Há dias uma amiga comentava comigo, com algumas notas de horror e nojo, algo que tinha visto na televisão. "Agora até nos querem pôr a comer insectos.", dizia. As Nações Unidas tinham-nos apontado como uma alternativa para alimentar uma população mundial cada vez mais numerosa. Não tinha visto, mas andei à procura e fiquei mais informada.

Já em várias ocasiões comi insectos intencionalmente. E digo intencionalmente pois já todos comemos muitos sem dar por isso, misturados com outros alimentos. Mas compreendo que para muita gente seja uma barreira difícil de transpor.

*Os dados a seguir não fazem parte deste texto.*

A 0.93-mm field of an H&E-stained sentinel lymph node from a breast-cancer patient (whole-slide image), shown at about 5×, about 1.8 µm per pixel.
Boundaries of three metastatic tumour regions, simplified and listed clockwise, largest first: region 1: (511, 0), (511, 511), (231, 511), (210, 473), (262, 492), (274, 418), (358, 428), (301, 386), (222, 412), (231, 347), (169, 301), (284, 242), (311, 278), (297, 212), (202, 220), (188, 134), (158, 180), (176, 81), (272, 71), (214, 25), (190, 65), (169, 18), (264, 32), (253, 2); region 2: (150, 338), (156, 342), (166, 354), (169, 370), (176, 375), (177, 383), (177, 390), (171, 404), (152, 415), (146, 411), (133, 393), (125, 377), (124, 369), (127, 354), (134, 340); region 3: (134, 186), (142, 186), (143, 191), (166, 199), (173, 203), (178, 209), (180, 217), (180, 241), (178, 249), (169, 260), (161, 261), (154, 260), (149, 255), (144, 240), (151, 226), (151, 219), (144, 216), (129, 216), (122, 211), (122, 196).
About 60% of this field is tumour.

O ano passado até fiz uma brincadeira com os meus alunos, um desafio a ultrapassarem essa barreira. Ofereci-lhes estes para provarem:

Todos o fizeram. Sem problemas.

Uns dias depois da dita conversa com a minha amiga, recebi informação sobre um debate que iria acontecer no Pavilhão do Conhecimento - Ciência Viva:

FUTURING

Mesa para 10 000 000 000 | 24 Maio

Como imagina a nossa comida daqui a 100 anos? Com o crescimento da população mundial, a pressão crescente sobre os recursos e o desperdício de alimentos, seremos capazes de criar receitas para alimentar o mundo? Inventaremos novos alimentos? Ou recorreremos a outros menos convencionais como insectos, algas ou carne in vitro?

E mais, prometiam:

Descubra o que é que o mundo come e prove o que poderão ser os alimentos do futuro… insectos, algas e muito mais!

Lá fui descobrir como seria o futuro da alimentação. Para aconchegarmos o estômago antes da discussão, os insectos eram o prato forte.

Estes tenébrios (que estavam bem vivos e irrequietos) foram, depois de violentamente imobilizados, as vedetas em canapés e bolos:

 

Para os mais afoitos propunha-se uma prova de tenébrios vivos. E porque não?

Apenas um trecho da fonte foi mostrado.